En Argentina, la Ley de Servicios de Comunicación Audiovisual -promulgada en Octubre de 2009-, constituye un retroceso en las posibilidades, diversidad, elección y libertad de acceso para los ciudadanos.

Las reglas de la Ley para las señales, instalan limitaciones inexistentes en el resto de las regulaciones de Latinoamérica. Al mismo tiempo la excesiva reducción de los tiempos publicitarios imposibilita la financiación de contenidos de calidad, de carácter educativo, científico y social.

Las limitaciones al desarrollo de la industria del Cable y el ingreso de empresas de servicios públicos en posición de dominancia, afectan también la competencia real de servicios, la expansión de Internet y el acceso al conocimiento.

La Ley impide también que un Cable produzca señales que no sean su Canal Local. En Argentina, las empresas PYMES del interior generan 600 señales locales que se ven en 900 localidades y transmiten contenidos, pero un tercio de esto deberá ser abandonado.
Que la nueva regulación fue creada con la intención de convertirse en una herramienta para limitar las voces independientes y las producciones de contenidos independientes, se comprueba por una suma de embates -posteriores a la Ley- en contra de la industria de la TV Paga.

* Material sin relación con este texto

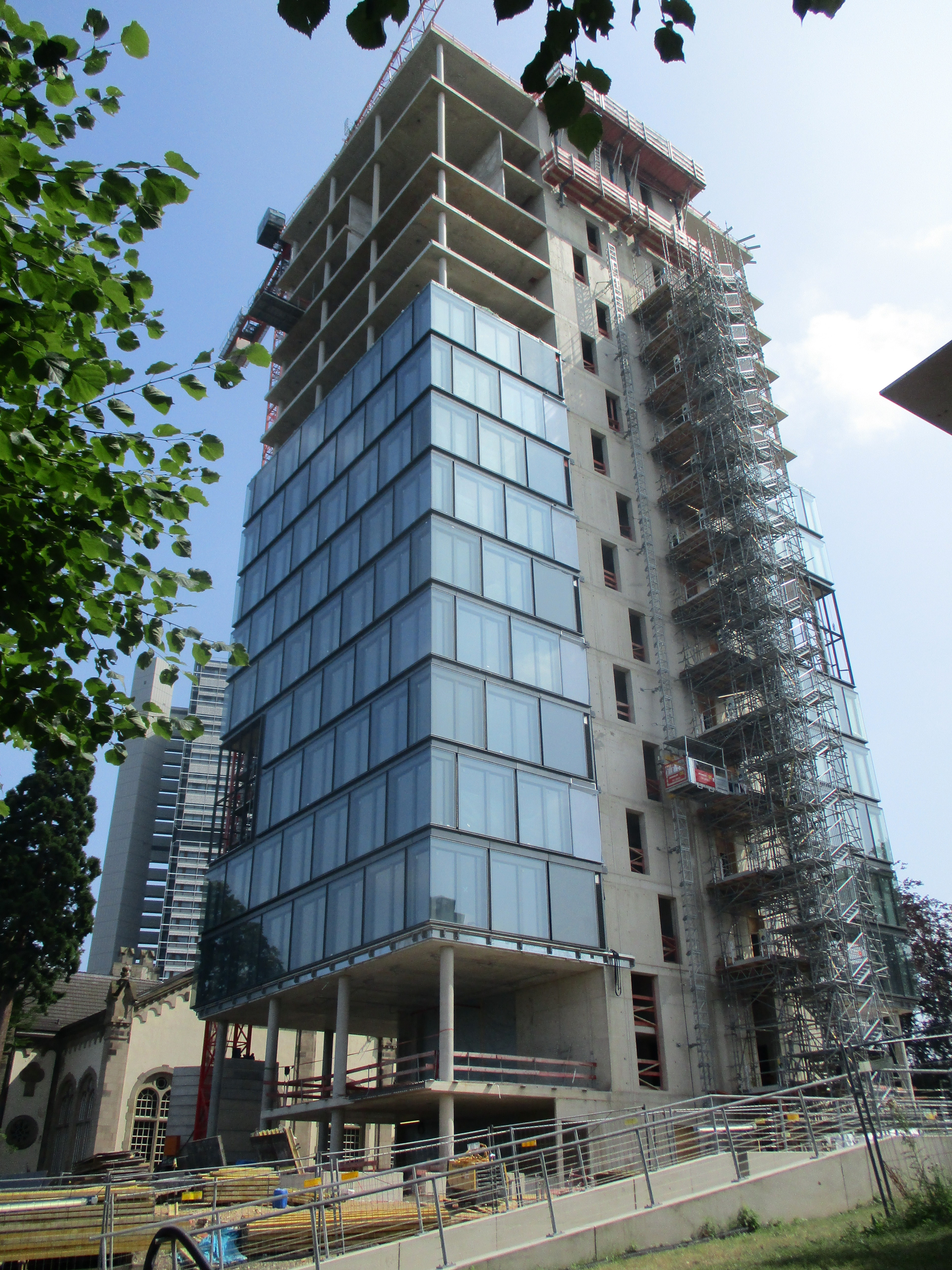 Erweiterungsneubau auf dem UN-Campus, Platz der Vereinten Nationen 1, Bonn-Gronau: Ansicht der Baustelle vom Stresemannufer

Es así que se proyecta la intervención estatal en el mercado mediante una televisión subsidiada con dineros del presupuesto nacional. A ello se suma la expropiación de los derechos de televisación del fútbol, convertido hoy en un elemento de premios y castigos de raigambre política. Y, la más reciente, una resolución que busca regular los precios de los servicios de televisión por abono.

Por todo ello, la industria de la TV Paga reunida en TEPAL, repudia estas acciones intervencionistas, cercenadoras de derechos adquiridos y destructoras de las inversiones de riesgo y hace un llamado de atención para que se defienda la libertad de expresión, de prensa y el supremo derecho a estar informado contemplado en el Pacto de San José de Costa Rica.